A extraordinária responsabilidade, complexidade e cautela exigidos numa investigação com as consequências da “Operação Marquês” pedia um juiz com este perfil pacóvio, justiceiro, megalómano e estúrdio? Ao contemplarmos o modo como o seu desprezo pela Lei e pelos direitos de outrem foram validados pelo Conselho Superior da Magistratura, e ao percebermos que esse órgão é uma entidade corporativa onde a Assembleia da República e o Presidente da República se demitem estrategicamente da sua soberania quando há comunhão de vontades contra o bem comum, ficamos na posse de um retrato onde é todo o regime que apoia e protege Carlos Alexandre. Um retrato onde é cristalino o desprezo pela descoberta dos factos e a condenação dos eventuais criminosos, caso contrário jamais se deixaria de fora uma cidadã sem a cumplicidade da qual não teria existido a descoberta do crime (dizem eles), e ainda menos se deixaria sequer sem investigação as dezenas de governantes que tomaram decisões apenas para que Sócrates enriquecesse de modo ilícito (dizem eles). Em que outros casos cidadãos dados como coniventes em actos ilegais ficam impunes por causa da idade, sexo ou relação familiar com outros delinquentes?

Por que raio a mãe de Sócrates, designada como a ponte entre Carlos Santos Silva e Sócrates para a lavagem de dinheiro vindo da corrupção, nem sequer como arguida foi constituída? E se o Ministério Público acha que existiu um Governo em Portugal que manipulou negócios de milhares de milhões de euros, envolvendo centenas de decisores entre responsáveis executivos, administradores bancários e accionistas da PT e do BCP, só para que um primeiro-ministro pudesse ir para Paris estudar e ficar numa casinha com um soalho ao seu gosto, como é que essa inominável e indescritível perversão da República Portuguesa fica sem investigação e condenação judicial?

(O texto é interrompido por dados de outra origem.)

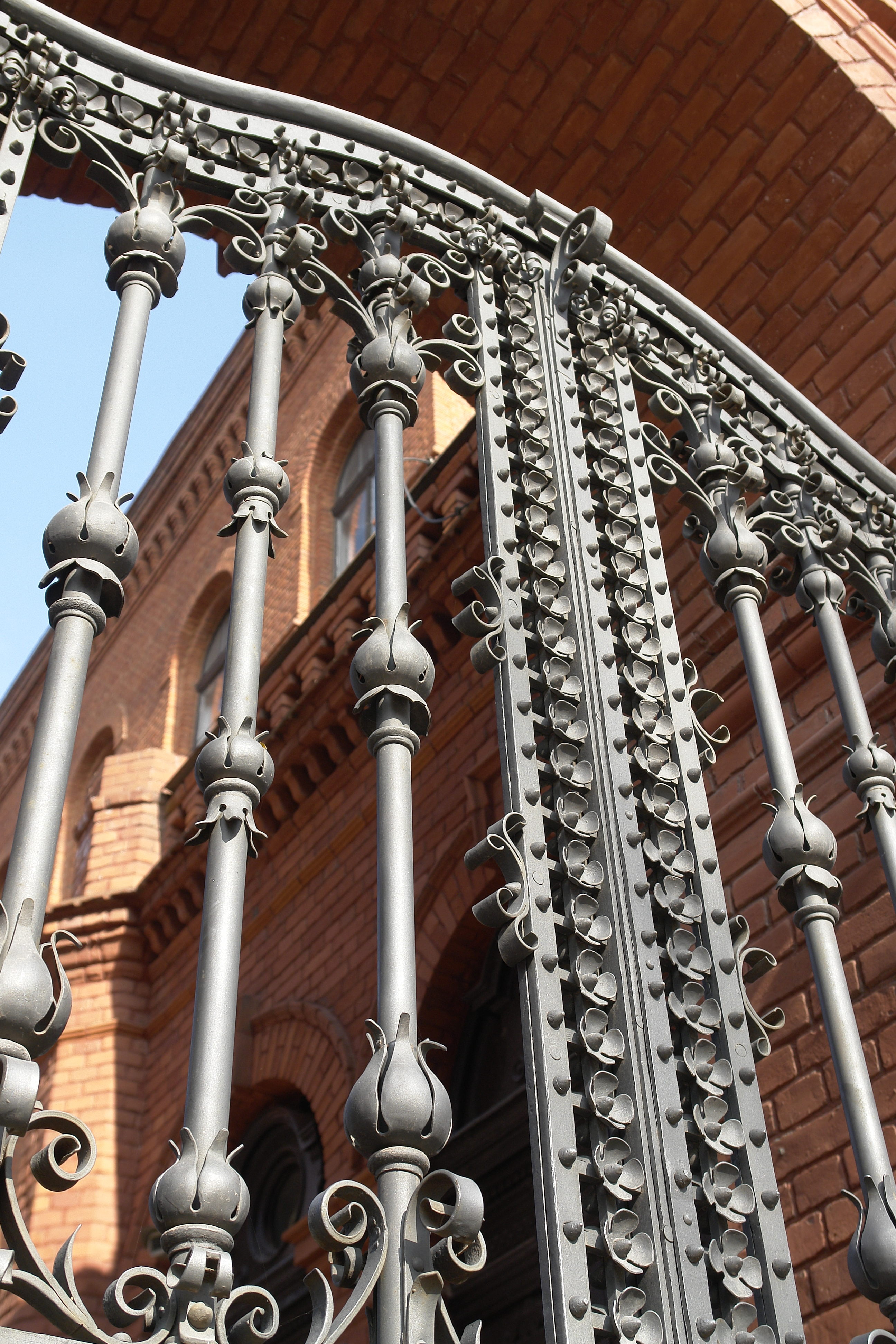 Główna brama wejściowa do łódzkiej Manufaktury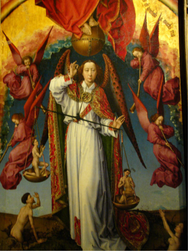 Detail aus dem Polyptychon Rogier van der Weydens im Hôtel-Dieu

A “Operação Marquês” nasceu de uma legítima suspeita a respeito da circulação de dinheiro usado privada e ocultamente por Sócrates, a qual teria de ser investigada necessariamente. Porém, a violação do Estado de direito marca os antecedentes e desenvolvimento da investigação, onde há igualmente legítimas suspeitas de espionagem ilícita sobre Carlos Santos Silva e Sócrates, legítimas suspeitas sobre abusos de poder no Ministério Público antes da abertura formal do processo, legítimas suspeitas sobre manipulação ilícita do sistema de Justiça de modo a garantir que fosse Carlos Alexandre a conduzir o processo até à acusação, legítimas suspeitas de actos criminosos cometidos pela equipa de procuradores de Rosário Teixeira ao violarem o segredo de Justiça, legítimas suspeitas da inexistência de integridade em Carlos Alexandre ao aceitar ser juiz num caso em que à partida já considerava culpado o arguido sem lhe conceder o direito a um processo justo. Tendo em conta que este caudal de violências foi festejado e reclamado como triunfo supremo por parte de Passos Coelho e Cavaco Silva aquando da campanha para a continuidade da sua Procuradora-Geral da República, a heroína a quem fizeram uma estátua de elogios e agradecimentos, fica evidente que a dimensão de linchamento e assassinato de um inimigo político não só supera como torna irrisória a dimensão judicial de se averiguar se um certo cidadão cometeu actos ilegais, seja lá qual for a sua gravidade.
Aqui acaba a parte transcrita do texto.